Durante os longos anos de predomínio petista no poder, uma das lendas mais conhecidas no Senado envolvia o senador Renan Calheiros e um certo burocrata instalado na cúpula de uma empresa pouco conhecida no imaginário popular, mas importante pelos negócios bilionários que comandava. A empresa era a Transpetro. O burocrata, Sérgio Machado. Em meio a todo tipo de pressão, dentro e fora do governo, no PT e no PMDB, com ou sem denúncia de irregularidade, apadrinhados de todas as facções políticas eram demitidos. Machado, não. Ninguém se arriscava a mexer com ele.
Instalado no comando da estatal, Machado era um desses figurões que só mantinham contato com a nata do poder. Havia chegado lá, dizia a lenda, pelas mãos do poderoso Calheiros. Os anos passaram, Lula deixou o poder instalando no seu lugar Dilma Rousseff. Calheiros continuou sendo importante ao petismo no Congresso, mantendo cargos no governo, incluindo Sérgio Machado na Transpetro.

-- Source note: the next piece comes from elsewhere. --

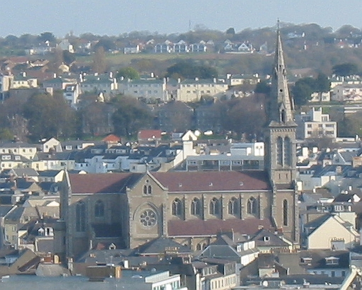 Nrf: Saint Hélyi, Jèrri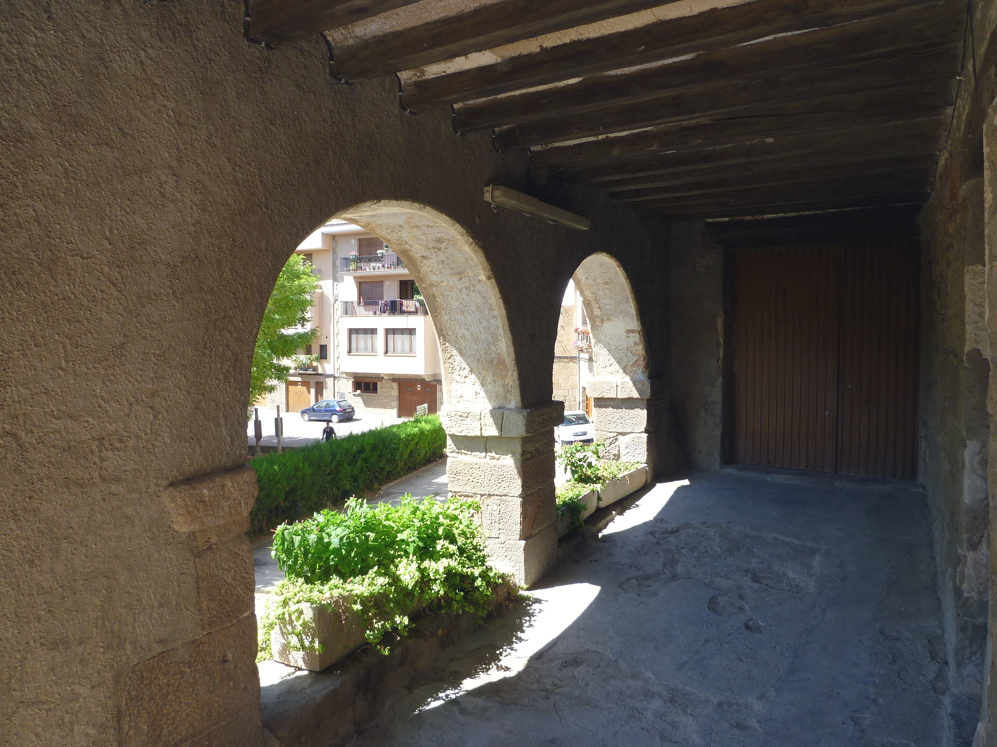 Cal Jovanics, a la plaça de la Font de Torà (Segarra)

Aí veio a Lava-Jato e sua bateria de operações que revelaram como PT, PMDB e PP haviam dividido a Petrobras em campos de exploração de propina para financiar o caixa dois de campanha e abastecer os bolsos de muitos figurões da política brasileira. Nessa enxurrada de prisões e delações, Sergio Machado, o intocável da Transpetro, percebeu o que estava vindo e acabou fechando em sigilo um acordo de delação premiada com a Procuradoria-Geral da República.
Enquanto os caciques do MDB, Calheiros entre eles, tramavam como estancar a sangria da Lava-Jato em secretas conversas, Machado gravava tudo para entregar aos investigadores. Na entrada da residência oficial do Senado, uma pequena gaveta num aparador recebeu dos emedebistas o apelido de “gaveta do Sérgio Machado”. Era nela que o ex-presidente da Transpetro colocava o celular toda vez que chegava para conversas sigilosas com Calheiros e sua turma. “Olha, vou deixar o celular aqui para não ter risco, viu?”, costumava anunciar.
As trapalhadas de Rodrigo Janot acabaram colocando muita coisa a perder na delação de Machado, é verdade, mas nesta semana a clima esquentou no Supremo Tribunal Federal para Calheiros. A lenda de Sérgio Machado no Senado acabou convertida em ação penal. Por três votos a dois, a Segunda Turma do Supremo tornou Calheiros réu por corrupção passiva e lavagem de dinheiro.
Em tempo, o senador do MDB de Alagoas sempre negou qualquer envolvimento em casos de corrupção.